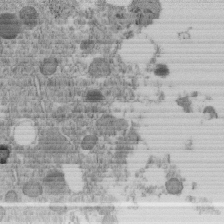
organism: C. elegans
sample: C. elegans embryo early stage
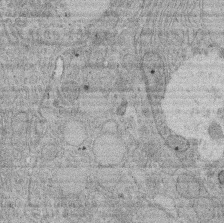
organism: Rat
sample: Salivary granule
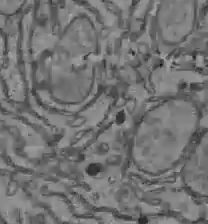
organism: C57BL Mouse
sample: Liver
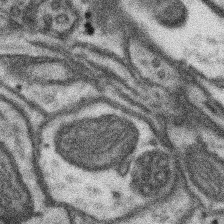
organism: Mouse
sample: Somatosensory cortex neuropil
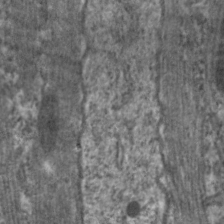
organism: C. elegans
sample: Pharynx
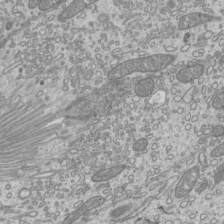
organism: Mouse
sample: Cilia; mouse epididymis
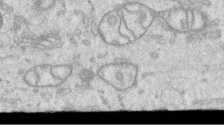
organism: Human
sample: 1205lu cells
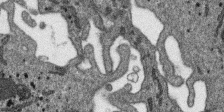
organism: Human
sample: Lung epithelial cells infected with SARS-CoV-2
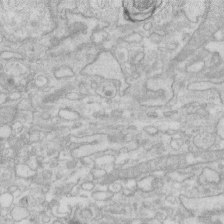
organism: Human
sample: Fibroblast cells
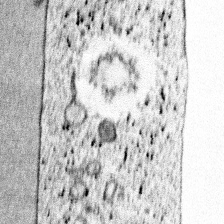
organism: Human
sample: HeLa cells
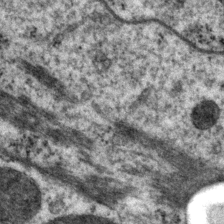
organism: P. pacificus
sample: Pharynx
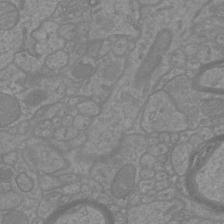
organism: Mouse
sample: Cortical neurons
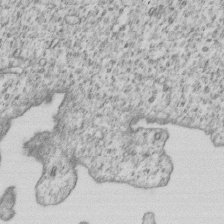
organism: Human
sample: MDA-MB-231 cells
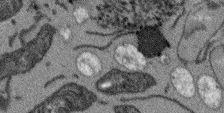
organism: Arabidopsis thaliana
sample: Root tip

● ● ● ● ●

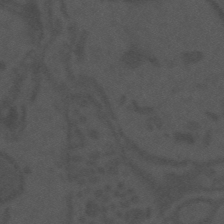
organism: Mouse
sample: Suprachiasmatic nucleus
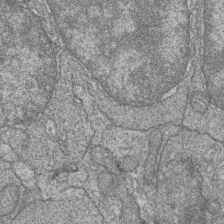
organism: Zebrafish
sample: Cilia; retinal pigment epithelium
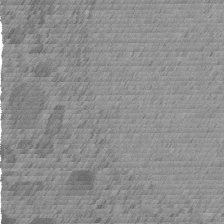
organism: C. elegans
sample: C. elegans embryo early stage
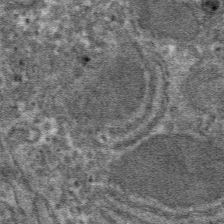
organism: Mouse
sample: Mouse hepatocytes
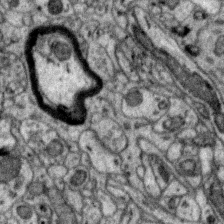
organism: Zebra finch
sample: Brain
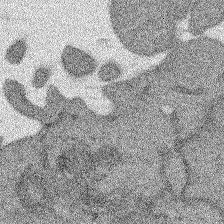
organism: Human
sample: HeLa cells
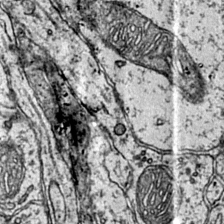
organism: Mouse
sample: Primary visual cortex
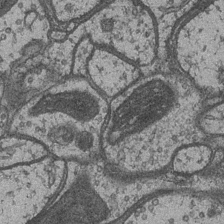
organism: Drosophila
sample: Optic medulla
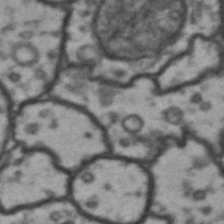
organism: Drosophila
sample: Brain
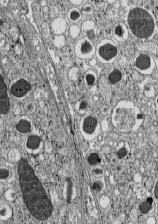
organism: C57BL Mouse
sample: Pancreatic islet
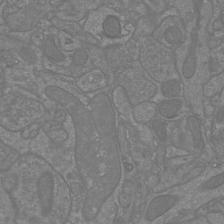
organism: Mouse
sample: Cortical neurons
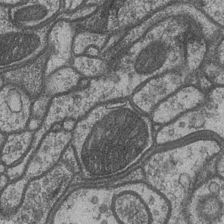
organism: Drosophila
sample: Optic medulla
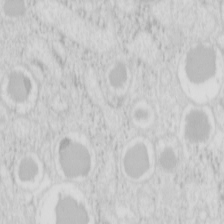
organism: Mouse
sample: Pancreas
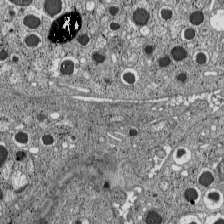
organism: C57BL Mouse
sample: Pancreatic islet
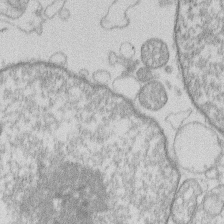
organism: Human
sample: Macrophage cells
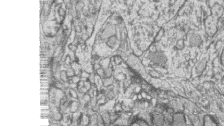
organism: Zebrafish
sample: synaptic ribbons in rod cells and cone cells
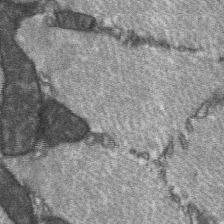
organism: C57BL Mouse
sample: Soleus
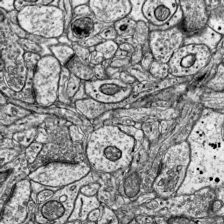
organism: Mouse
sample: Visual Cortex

● ● ● ● ●

- [Work instruction]:
Give back exactly the lines above from the one with "sample: 1205lu cells" through the one with "sample: Root tip", both included. Pictures don't belong in the copy.

- [Answer to the problem]:
sample: 1205lu cells
organism: Human
sample: Lung epithelial cells infected with SARS-CoV-2
organism: Human
sample: Fibroblast cells
organism: Human
sample: HeLa cells
organism: P. pacificus
sample: Pharynx
organism: Mouse
sample: Cortical neurons
organism: Human
sample: MDA-MB-231 cells
organism: Arabidopsis thaliana
sample: Root tip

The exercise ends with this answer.